**ASSIGNMENT:**
The lines to copy are those in the listing that hold the word "Incidenza".

**INPUT RECORDS:**

[Start of section]

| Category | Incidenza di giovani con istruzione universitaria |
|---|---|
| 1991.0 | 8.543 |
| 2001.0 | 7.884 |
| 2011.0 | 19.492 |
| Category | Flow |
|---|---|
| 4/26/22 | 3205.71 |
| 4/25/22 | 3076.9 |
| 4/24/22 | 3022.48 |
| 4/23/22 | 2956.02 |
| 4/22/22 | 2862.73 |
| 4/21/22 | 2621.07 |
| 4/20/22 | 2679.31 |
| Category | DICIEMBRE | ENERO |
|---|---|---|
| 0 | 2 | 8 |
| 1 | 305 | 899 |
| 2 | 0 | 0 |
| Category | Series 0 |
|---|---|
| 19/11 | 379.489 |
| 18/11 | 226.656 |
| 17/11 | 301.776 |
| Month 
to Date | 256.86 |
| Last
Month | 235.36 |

[End of section]
[Start of section]

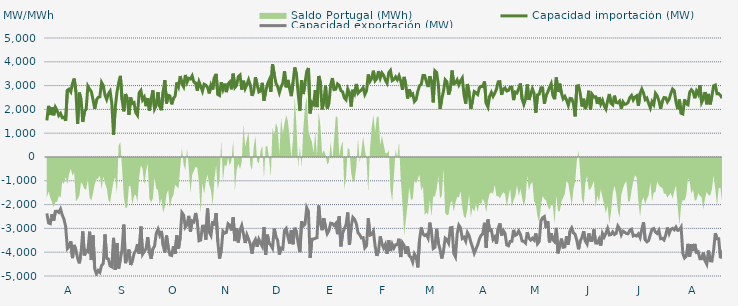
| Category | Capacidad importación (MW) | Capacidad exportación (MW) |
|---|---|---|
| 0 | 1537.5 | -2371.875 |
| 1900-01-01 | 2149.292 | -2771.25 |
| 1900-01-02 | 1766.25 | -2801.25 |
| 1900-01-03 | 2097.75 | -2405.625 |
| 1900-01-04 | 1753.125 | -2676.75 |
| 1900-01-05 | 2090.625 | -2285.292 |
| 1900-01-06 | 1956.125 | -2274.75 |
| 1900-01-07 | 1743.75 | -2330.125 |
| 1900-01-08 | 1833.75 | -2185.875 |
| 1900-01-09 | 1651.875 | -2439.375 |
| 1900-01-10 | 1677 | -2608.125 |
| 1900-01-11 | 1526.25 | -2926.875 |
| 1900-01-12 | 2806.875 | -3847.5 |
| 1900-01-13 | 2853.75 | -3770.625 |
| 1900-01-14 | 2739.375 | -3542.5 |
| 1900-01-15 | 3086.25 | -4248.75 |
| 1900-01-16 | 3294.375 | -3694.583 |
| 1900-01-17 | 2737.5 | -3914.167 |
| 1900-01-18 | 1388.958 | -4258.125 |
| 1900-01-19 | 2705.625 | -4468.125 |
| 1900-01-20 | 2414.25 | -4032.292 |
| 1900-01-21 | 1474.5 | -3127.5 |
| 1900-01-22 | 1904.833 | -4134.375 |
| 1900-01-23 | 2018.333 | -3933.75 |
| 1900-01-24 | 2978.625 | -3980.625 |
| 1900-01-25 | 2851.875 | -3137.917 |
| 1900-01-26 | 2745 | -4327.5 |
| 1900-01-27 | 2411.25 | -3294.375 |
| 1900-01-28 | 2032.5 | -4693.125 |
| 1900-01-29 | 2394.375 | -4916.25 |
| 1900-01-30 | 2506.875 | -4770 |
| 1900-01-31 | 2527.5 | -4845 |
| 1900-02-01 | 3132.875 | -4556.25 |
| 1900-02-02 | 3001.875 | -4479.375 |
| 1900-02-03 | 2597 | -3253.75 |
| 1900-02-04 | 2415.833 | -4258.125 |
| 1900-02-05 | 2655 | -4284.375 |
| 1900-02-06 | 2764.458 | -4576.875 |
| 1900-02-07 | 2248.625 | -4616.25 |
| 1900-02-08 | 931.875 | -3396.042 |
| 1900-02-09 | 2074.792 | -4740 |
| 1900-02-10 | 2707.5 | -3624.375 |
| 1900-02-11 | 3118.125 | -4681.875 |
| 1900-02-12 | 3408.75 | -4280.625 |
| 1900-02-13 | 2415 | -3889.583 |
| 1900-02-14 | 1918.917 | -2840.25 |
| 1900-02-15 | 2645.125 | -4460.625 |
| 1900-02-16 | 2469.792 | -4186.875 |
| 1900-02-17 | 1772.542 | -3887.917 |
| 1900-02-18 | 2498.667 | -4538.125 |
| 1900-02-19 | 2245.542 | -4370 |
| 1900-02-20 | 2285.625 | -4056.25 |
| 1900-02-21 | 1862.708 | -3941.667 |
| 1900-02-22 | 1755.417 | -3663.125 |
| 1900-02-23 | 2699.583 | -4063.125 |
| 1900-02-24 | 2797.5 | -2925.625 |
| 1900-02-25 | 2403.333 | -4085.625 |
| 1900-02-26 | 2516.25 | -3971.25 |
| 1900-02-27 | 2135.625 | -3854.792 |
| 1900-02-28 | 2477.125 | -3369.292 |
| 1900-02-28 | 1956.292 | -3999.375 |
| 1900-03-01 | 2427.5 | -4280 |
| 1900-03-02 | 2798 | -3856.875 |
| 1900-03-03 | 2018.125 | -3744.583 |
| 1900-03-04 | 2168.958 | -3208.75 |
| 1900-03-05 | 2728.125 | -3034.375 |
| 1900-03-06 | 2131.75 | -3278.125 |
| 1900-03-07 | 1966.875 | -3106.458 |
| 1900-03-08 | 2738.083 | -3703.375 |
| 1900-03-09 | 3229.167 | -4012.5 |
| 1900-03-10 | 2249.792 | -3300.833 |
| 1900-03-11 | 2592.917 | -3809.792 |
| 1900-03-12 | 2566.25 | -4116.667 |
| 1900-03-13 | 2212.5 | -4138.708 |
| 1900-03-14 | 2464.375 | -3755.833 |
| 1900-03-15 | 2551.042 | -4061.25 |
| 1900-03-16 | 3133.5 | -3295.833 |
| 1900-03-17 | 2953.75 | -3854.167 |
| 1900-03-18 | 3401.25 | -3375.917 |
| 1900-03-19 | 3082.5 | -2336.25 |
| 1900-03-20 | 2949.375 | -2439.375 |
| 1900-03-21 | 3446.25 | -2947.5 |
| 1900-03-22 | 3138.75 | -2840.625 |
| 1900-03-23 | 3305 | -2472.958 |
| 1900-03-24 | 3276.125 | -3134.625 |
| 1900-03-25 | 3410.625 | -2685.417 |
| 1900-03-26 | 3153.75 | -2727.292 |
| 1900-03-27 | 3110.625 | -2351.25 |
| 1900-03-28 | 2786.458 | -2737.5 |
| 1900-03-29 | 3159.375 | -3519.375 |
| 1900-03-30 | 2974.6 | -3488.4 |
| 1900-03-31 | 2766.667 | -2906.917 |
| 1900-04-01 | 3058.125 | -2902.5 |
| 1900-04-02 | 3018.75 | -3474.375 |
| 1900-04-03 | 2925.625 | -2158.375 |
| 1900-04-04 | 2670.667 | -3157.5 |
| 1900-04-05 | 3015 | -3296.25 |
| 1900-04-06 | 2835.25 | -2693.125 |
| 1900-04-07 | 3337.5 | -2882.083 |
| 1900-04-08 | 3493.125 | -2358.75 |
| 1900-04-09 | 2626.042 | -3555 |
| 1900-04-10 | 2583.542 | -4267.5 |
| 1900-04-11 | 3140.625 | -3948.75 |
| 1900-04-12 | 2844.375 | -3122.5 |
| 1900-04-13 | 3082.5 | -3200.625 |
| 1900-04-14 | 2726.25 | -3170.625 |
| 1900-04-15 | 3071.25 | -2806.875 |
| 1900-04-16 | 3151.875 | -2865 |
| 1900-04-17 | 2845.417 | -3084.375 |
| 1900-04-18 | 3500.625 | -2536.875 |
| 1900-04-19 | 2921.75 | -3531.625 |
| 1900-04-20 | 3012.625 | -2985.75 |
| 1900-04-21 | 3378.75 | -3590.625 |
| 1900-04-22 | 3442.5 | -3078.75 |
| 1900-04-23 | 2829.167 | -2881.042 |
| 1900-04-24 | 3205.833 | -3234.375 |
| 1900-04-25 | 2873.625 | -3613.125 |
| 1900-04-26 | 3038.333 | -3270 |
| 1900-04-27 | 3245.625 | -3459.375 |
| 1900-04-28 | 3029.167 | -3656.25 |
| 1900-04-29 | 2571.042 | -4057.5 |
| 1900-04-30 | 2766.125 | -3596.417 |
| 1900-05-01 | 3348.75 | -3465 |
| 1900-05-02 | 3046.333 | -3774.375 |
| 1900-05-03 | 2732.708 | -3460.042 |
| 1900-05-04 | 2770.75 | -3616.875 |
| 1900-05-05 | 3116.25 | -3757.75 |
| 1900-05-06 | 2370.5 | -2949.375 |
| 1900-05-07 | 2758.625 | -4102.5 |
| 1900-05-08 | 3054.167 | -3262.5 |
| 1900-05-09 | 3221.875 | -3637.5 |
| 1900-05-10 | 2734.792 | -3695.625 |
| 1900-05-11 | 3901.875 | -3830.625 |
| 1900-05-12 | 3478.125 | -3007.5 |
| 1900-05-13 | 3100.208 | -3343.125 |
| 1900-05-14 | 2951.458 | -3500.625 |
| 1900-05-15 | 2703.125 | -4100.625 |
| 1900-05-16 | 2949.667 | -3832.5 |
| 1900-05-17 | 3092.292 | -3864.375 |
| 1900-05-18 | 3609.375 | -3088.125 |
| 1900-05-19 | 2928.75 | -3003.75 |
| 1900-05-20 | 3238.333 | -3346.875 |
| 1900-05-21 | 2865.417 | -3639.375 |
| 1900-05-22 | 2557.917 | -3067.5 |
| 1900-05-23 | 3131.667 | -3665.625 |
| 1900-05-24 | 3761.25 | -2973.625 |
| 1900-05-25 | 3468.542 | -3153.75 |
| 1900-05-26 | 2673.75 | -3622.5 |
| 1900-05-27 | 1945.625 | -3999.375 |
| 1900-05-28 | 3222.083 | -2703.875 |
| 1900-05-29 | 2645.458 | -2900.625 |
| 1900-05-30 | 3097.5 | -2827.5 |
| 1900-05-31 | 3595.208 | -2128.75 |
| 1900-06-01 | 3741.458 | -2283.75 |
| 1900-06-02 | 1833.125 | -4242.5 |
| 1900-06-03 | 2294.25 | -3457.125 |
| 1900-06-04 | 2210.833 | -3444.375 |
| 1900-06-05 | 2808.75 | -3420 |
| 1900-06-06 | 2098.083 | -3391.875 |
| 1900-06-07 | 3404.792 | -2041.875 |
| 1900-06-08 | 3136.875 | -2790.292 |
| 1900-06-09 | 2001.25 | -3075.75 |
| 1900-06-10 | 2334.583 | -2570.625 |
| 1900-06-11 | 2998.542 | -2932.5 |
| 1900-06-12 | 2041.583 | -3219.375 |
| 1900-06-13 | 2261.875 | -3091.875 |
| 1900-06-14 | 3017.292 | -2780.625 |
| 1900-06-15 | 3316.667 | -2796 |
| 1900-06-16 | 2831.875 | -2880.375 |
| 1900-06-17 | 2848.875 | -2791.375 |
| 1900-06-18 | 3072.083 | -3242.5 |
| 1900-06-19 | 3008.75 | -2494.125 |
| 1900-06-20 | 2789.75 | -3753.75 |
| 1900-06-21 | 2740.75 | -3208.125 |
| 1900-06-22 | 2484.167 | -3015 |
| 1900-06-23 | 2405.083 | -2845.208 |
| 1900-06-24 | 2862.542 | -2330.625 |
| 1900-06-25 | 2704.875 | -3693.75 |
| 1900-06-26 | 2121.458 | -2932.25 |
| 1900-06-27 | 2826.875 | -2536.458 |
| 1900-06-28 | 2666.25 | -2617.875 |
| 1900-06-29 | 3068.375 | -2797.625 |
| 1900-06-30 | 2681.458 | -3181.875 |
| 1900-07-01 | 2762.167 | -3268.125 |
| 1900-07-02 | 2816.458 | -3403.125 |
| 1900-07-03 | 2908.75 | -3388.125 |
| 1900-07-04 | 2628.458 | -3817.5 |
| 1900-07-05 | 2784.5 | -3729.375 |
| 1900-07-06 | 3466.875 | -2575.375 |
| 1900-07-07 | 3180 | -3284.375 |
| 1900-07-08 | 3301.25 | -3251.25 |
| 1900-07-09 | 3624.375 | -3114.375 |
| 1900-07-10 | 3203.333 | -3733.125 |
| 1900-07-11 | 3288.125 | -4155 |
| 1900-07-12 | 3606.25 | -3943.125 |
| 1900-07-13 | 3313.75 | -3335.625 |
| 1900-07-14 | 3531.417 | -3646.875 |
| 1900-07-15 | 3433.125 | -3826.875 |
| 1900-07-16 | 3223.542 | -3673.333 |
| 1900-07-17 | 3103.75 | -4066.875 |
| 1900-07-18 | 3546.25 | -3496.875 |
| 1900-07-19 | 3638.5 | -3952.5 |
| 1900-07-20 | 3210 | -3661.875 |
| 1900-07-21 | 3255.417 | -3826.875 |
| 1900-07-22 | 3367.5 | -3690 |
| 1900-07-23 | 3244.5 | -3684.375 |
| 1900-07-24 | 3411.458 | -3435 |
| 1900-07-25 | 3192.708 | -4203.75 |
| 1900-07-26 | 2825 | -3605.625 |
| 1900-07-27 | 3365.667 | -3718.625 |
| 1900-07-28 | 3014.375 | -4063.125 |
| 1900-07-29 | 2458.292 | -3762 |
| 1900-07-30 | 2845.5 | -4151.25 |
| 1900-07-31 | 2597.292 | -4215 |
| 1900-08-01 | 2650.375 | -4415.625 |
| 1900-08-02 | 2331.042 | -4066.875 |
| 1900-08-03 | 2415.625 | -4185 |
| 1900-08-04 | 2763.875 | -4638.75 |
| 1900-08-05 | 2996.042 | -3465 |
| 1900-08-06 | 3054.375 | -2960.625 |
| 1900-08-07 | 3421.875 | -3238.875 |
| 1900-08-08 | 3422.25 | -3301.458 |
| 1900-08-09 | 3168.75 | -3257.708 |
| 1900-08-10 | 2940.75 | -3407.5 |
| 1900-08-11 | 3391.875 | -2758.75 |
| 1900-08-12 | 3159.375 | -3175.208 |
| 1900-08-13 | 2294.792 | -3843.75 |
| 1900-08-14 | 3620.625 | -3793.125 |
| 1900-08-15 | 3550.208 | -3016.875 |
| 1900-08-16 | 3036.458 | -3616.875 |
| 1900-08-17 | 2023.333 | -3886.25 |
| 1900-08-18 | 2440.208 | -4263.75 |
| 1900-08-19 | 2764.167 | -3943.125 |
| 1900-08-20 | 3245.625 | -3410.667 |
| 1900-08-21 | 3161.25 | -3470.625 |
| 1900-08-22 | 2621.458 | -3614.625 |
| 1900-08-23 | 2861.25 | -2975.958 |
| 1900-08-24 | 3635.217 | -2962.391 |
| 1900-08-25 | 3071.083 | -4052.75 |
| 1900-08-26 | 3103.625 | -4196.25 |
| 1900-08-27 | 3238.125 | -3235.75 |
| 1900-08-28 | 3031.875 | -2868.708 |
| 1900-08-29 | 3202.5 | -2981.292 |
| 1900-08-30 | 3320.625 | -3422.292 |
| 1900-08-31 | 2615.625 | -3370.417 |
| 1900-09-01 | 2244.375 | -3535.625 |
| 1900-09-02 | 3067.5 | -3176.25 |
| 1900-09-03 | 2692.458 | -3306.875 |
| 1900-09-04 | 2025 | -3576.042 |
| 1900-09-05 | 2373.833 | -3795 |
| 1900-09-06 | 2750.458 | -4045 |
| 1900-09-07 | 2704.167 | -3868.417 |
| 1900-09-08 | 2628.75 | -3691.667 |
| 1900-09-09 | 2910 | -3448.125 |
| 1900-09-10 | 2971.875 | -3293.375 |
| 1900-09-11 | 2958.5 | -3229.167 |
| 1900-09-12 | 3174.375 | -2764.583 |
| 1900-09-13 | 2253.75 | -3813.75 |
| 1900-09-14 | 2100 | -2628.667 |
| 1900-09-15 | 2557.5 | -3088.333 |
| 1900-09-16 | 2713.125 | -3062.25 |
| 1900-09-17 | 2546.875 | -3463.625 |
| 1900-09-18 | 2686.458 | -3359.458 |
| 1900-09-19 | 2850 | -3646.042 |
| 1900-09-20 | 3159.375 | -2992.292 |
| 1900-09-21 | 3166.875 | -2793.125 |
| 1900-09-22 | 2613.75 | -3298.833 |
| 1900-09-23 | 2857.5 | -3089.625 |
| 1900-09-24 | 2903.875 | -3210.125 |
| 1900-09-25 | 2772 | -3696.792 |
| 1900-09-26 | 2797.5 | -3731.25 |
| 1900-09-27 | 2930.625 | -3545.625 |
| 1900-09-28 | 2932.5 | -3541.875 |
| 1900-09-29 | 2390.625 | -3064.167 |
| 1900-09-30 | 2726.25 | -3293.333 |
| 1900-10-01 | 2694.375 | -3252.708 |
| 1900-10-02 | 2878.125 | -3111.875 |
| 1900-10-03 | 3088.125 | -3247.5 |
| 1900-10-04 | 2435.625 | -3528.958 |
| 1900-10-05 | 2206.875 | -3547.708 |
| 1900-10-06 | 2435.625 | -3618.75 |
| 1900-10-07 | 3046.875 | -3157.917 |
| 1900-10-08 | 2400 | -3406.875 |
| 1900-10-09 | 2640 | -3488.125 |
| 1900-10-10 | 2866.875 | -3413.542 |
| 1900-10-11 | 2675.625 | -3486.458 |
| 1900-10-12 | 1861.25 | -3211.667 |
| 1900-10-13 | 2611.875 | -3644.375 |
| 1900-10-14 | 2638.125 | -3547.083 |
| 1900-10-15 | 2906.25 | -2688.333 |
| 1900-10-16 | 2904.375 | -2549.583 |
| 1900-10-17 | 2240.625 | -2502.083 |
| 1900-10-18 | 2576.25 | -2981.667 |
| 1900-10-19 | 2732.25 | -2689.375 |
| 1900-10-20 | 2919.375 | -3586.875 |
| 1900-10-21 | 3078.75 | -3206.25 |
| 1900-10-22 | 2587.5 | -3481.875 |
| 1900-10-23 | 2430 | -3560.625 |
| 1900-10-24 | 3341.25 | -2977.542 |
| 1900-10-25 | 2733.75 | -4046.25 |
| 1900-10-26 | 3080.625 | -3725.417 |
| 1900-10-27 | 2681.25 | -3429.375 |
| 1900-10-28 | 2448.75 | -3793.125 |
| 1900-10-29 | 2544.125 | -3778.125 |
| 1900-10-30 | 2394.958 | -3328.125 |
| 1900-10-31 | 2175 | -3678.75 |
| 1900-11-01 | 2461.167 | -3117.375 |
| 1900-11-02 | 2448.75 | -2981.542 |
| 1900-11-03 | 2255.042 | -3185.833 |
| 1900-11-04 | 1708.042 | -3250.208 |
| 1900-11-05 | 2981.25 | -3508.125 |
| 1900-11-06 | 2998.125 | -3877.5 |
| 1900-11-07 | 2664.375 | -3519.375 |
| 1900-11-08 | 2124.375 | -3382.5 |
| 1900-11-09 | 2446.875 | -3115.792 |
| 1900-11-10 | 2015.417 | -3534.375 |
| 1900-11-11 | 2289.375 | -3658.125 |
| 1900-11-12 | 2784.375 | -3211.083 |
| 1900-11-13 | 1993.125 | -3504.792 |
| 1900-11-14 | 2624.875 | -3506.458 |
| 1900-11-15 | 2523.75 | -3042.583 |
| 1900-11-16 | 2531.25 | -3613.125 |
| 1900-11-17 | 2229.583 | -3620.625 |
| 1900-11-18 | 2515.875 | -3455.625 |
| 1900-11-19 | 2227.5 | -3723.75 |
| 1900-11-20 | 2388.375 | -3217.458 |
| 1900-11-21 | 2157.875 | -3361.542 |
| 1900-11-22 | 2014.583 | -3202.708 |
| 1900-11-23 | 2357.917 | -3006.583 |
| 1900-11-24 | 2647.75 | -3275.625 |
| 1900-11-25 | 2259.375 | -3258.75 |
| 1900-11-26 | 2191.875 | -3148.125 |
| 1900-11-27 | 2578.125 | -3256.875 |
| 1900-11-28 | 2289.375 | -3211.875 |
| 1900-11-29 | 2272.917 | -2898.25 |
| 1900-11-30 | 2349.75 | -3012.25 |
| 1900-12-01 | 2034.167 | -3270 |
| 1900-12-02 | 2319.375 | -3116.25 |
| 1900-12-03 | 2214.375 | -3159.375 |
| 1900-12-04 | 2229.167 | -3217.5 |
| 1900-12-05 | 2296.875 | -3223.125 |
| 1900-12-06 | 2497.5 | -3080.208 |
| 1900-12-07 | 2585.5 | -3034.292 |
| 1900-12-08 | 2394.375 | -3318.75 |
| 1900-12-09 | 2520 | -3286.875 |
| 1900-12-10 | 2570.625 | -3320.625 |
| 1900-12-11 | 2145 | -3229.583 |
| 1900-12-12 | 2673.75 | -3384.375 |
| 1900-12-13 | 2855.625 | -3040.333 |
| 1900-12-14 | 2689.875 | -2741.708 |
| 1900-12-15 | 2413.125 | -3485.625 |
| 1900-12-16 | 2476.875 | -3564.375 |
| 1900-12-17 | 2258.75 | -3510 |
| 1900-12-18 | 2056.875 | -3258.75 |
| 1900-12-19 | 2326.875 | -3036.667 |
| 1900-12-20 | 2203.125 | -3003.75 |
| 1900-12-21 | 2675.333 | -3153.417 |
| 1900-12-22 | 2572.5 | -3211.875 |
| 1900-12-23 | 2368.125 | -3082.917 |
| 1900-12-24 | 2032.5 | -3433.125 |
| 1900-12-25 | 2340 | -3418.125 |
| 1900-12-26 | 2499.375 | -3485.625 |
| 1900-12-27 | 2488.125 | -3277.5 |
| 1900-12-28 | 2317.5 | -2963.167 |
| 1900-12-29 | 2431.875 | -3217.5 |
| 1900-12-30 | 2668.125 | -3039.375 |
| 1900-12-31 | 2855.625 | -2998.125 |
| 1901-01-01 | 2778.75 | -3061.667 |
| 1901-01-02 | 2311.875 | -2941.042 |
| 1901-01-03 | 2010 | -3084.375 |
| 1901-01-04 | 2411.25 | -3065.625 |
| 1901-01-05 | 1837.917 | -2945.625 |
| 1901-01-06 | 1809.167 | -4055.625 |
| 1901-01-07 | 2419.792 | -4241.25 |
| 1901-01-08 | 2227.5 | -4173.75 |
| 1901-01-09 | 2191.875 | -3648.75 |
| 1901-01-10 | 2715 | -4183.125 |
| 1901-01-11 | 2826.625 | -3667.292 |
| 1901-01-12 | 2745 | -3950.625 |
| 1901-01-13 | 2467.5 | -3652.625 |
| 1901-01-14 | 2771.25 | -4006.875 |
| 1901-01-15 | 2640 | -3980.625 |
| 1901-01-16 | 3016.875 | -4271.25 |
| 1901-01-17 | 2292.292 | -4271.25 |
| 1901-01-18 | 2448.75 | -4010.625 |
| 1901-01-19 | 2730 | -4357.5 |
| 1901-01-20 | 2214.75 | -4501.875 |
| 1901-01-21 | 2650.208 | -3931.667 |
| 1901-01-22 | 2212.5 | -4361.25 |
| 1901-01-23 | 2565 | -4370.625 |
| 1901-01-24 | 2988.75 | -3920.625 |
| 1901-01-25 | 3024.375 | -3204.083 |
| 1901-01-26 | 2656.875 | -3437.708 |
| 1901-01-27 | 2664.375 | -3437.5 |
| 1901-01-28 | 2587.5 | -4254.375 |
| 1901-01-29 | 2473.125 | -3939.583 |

[End of section]
[Start of section]

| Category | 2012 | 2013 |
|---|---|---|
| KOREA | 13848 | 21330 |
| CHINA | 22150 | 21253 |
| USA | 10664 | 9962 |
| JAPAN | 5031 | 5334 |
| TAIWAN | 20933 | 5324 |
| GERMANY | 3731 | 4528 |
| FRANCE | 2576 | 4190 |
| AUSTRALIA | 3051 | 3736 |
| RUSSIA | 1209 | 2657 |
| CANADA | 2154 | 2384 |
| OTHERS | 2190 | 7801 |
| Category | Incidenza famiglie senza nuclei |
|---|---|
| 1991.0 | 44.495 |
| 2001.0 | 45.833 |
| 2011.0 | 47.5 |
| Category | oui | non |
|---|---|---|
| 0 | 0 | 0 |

[End of section]

**COMPLETED EXERCISE:**
| Category | Incidenza di giovani con istruzione universitaria |
| Category | Incidenza famiglie senza nuclei |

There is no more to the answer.